988 cannot be written as a multiple of 11.

So 1001 is not a term of the arithmetic sequence. - How many three-digit numbers are there, which leave a remainder 3 on division by 7?
**Solution:**

Three digit numbers which leave a remainder 3 on division by 7 are 101, 108, ———-, 997

Here first term = 101

Common difference = 7 and last term = 997

Term difference = 997 – 101 = 896 = 128 x 7

Or we can write 997 = 101 + 128 x 7

i.e. 997 is the 129th term.

Therefore, 129 three digit numbers are there, which leave a remainder 3 on division by 7. - Fill up the empty cells of the given squares such that the numbers in each row and column form arithmetic sequences:

1 — —– 4

7 — —– 28

What if we use some other numbers instead of 1, 4, 28 and 7?**Solution:|**

Given 1st term = 1 and 4th term = 4

To get the 4th term from the 1st term, we must add the common difference 4 – 1 = 3 times

Thrice the common difference = 4 – 1 = 3

Common difference = 3/3 = 1

Arithmetic sequence is 1, 2, 3, 4

In the first column, 1st term = 1 and 4th term = 7

Term difference = 7 – 1 = 6

Position difference = 4 – 1 = 3

Common difference = 6/3 = 2

Arithmetic sequence is 1, 3, 5, 7

In the fourth raw, 1st term = 7 and 4th term = 28

Term difference = 28 – 7 = 21

Position difference = 4 – 1 = 3

Common difference = 21/3 = 7

Arithmetic sequence is 7, 14, 21, 28

In the second column, 1st term = 2 and 4th term = 14

Term difference = 14 – 2 = 12

Position difference = 4 – 1 = 3

Common difference = 12/3 = 4

Arithmetic sequence is 2, 6, 10, 14

In the third column, 1st term = 3 and 4th term = 21

Term difference = 21 – 3 = 18

Position difference = 4 – 1 = 3

Common difference = 18/3 = 6

Arithmetic sequence is 3, 9, 15, 21

In the 4th column, 1st term = 4 and 4th term = 28

Term difference = 28 – 4 = 24

Position difference = 4 – 1 = 3

Common difference = 24/3 = 8

Arithmetic sequence is 4, 12, 20, 28

1 2 3 4

3 6 9 12

5 10 15 20

7 14 21 28

- In the table below, some arithmetic sequences are given with two numbers against each. Check whether each belongs to the sequence or not.

Sequence Numbers Yes/No

11, 22, 33, ——— 123

132

12,23, 34, ——— 100

1000

21, 32, 43, ———- 100

1000

¼, ½, ¾ ,——- 3

4

¾,1 ½, 2 ¼ , —— 3

4**Solution:**

i) Given sequence is 11, 22, 33, ——-

Common difference = 22 – 11 = 11

Difference between 123 and 11 is 123 – 11 = 112

We can’t write 112 as a multiple of 11, so 123 is not a term of the arithmetic sequence.

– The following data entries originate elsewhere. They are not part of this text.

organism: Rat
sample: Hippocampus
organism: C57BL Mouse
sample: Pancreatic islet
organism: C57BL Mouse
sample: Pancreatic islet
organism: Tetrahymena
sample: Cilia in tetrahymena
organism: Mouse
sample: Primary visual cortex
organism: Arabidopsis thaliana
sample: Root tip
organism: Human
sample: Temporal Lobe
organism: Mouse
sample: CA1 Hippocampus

Difference between 132 and 11 is 132 – 11 = 121

We can write 121 as a multiple of 11. So 132 is a term of the arithmetic sequence.

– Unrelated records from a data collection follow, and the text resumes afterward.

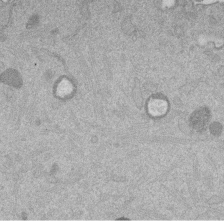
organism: Mouse
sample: Dividing mouse embryo 1 cell stage
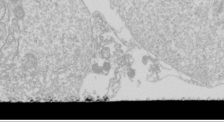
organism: Drosophila
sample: Cell division; meiosis; drosophila spermatocytes
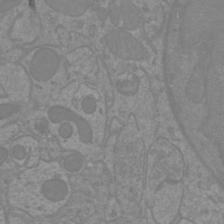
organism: Mouse
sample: Cortical neurons
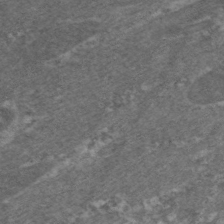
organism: C. elegans
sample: Pharynx
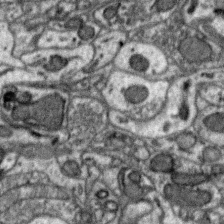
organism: Zebra finch
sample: Brain
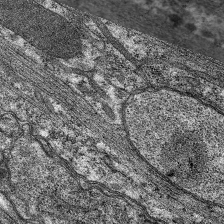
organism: C. elegans
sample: Pharynx
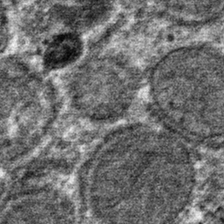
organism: Mouse
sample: Mouse hepatocytes
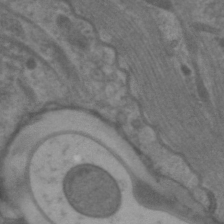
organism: C. elegans
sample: Pharynx
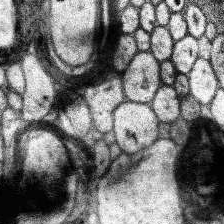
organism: Human
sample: Temporal Lobe
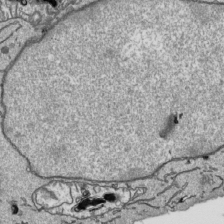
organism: Human
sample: Mitochondria in HCT116 cells
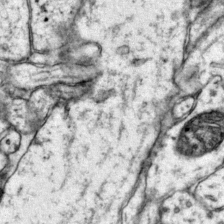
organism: Mouse
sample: Primary visual cortex
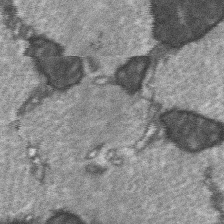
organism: C57BL Mouse
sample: Soleus
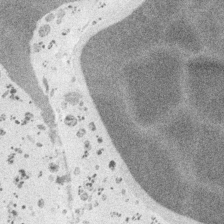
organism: Embia sp.
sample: Silk gland
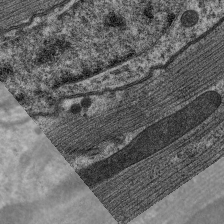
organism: C. elegans
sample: Pharynx
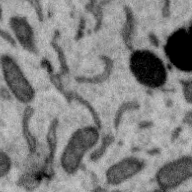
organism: Zebra finch
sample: Brain
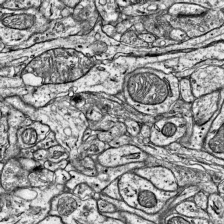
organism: Mouse
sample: Visual Cortex

ii) Given sequence is 12, 23, 34, ———-

Common difference = 23 – 12 = 11

Difference between 100 and 12 is 100 – 12 = 88

We can write 88 as a multiple of 11, so 100 is a term of the arithmetic sequence.

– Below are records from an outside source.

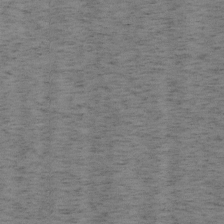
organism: Mouse
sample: OT-I killer T cells with ID8 ovarian cancer cells
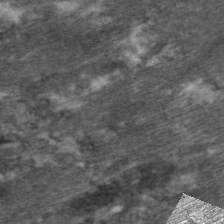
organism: C. elegans
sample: Pharynx
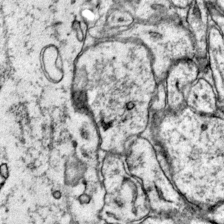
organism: Mouse
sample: Primary visual cortex

Difference between 1000 and 12 is 1000 – 12 = 988

We can’t write 988 as a multiple of 11, so 1000 is not a term of the arithmetic sequence.

iii) Given sequence is 21, 32, 43, ————

Common difference = 32 – 21 = 11

Difference between 100 and 21 is 100 – 21 = 79

We can’t write 79 as a multiple of 11, so 100 is not a term of the arithmetic sequence.

Difference between 1000 and 21 is 1000 – 21 = 979

We can write 979 as a multiple of 11, so 1000 is a term of the arithmetic sequence.

iv) Given sequence is ¼, ½, ¾, —————-

Common difference = ½ – ¼ = ¼

Difference between 3 and ¼ is 3 – ¼ = 11/4

11/4 is a multiple of ¼, so 3 is a term of the given sequence.

Difference between 4 and ¼ is 4 – ¼ = 15/4

15/4 is a multiple of ¼, so 4 is a term of the given sequence.

v) Given sequence is ¾, 1 ½, 2 ¼, ————–

Common difference = 1 ½ – ¾ = 3/2 – ¾ = ¾

Difference between 3 and ¾ is 3 – ¾ = 9/4

9/4 is a multiple of ¾, so 3 is a term of the given sequence.

Difference between 4 and ¾ is 4 – ¾ = 13/4

13/4 is not a multiple of ¾, so 4 is not a term of the given sequence.